Classic challenge, new tool – addressing browser image caching issues with Hugo fingerprinting

Have you ever been on a support call with a service/vendor and they tell you – “Please, clear your browser cache!”

Or you’ve been on the development side of a website and you upload a new image on your website only for users to continue reporting that they still see the old image. Then you have to ask all of your users to refresh their browser, which is not an easy thing to do.

It’s a classic challenge with caching of assets like images and it generally has only one solution working in all cases.

Recently we had the same challenge with the new website at BeMe.ai and I thought: “Let’s explore a tool from the perspective of this challenge”. The tool is a static website generator called Hugo and the job to be done is to address the image caching challenge so that our parents of autistic children always see the latest image on our website developed by our illustrator – Antonio.

(image of a parent and a an autistic child. Used at https://beme.ai)

In this article I will go through what the challenge is, why there is a caching challenge, how it could be addressed without any framework, with Rails (Ruby on Rails) and with Hugo. My hope is to give you a good understanding of how the Hugo team thinks, in what terms and in what direction. This is not a Hugo tutorial, but more how I’ve focused on one challenge and tried to address it with Hugo.

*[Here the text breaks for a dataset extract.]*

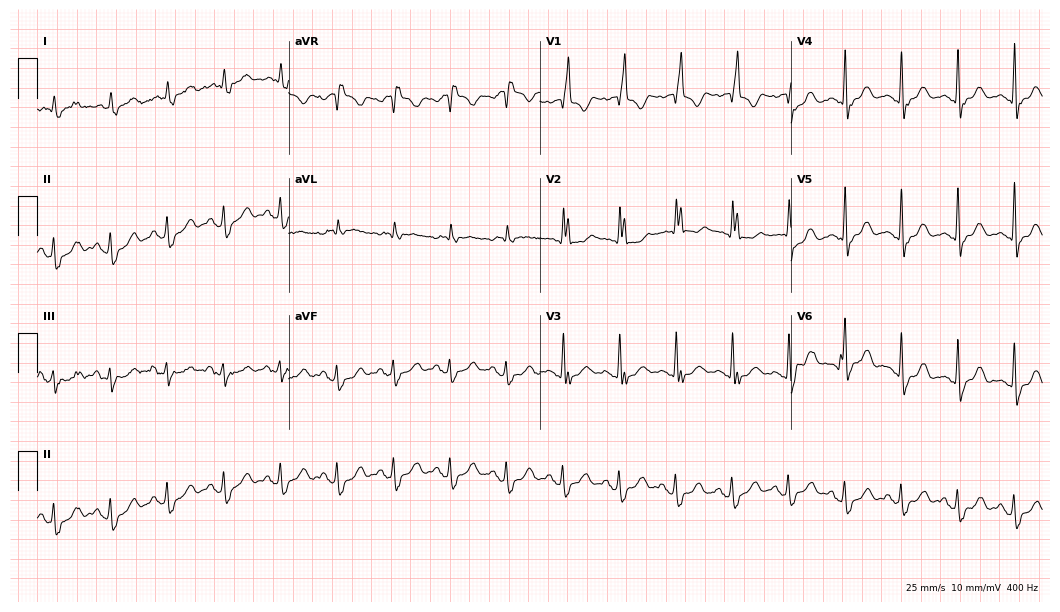
Standard 12-lead ECG recorded from a woman, 71 years old. None of these six findings is recorded: first-degree AV block, right bundle branch block, left bundle branch block, sinus bradycardia, atrial fibrillation, sinus tachycardia.

The challenge of browser caching

When browsers visualise a webpage with images they request images from the server where the website is hosted. Images require much more bandwidth then text. Next time you visit the same website the browser will request the same image that will again require traffic. Images do not change often on websites so browsers prefer to cache the image – which means they are saved on the local storage of your device, be it mobile or desktop. Next time when you as a user open the same webpage the browser will not make a request to the server to get the same image as there is a copy of this same image already in your local storage.

The question here is how does the browser know that the image it has in its local storage is the same image as the one that is on the server. What if you’ve changed the image in the meantime and there is a new version on the server. It happened with us and an image that Antonio developed.

The answer is remarkably simple: The browser knows if the image in its local storage and the image on the server are the same if they have the same “url/name”.

Let me illustrate a scenario

A week ago:
A parent visited our website. The browser visualised the image called – parent-with-child.png
It stores a copy of parent-with-child.png in its local storage.

Image from BeMe.ai that had the wrong dashboard on the phone

Two days ago:
Antonio developed a new image of the parent and the child and we uploaded it at BeMe.ai. From now on the image located on parent-with-child.png is the second version.

Image improved by Antonio to have the correct dashboard on the phone. Taken from the BeMe.ai website.

Today:
The same parent again visits the website. The browsers asked the server what’s on the page and the server responded that the page contains a link to parent-with-child.png. As the browser already has a local copy of the parent-with-child.png it will not request this resource from the server. It will just use the local copy. This saves the bandwidth and the site is opened faster. It’s a better experience, but it is the old image.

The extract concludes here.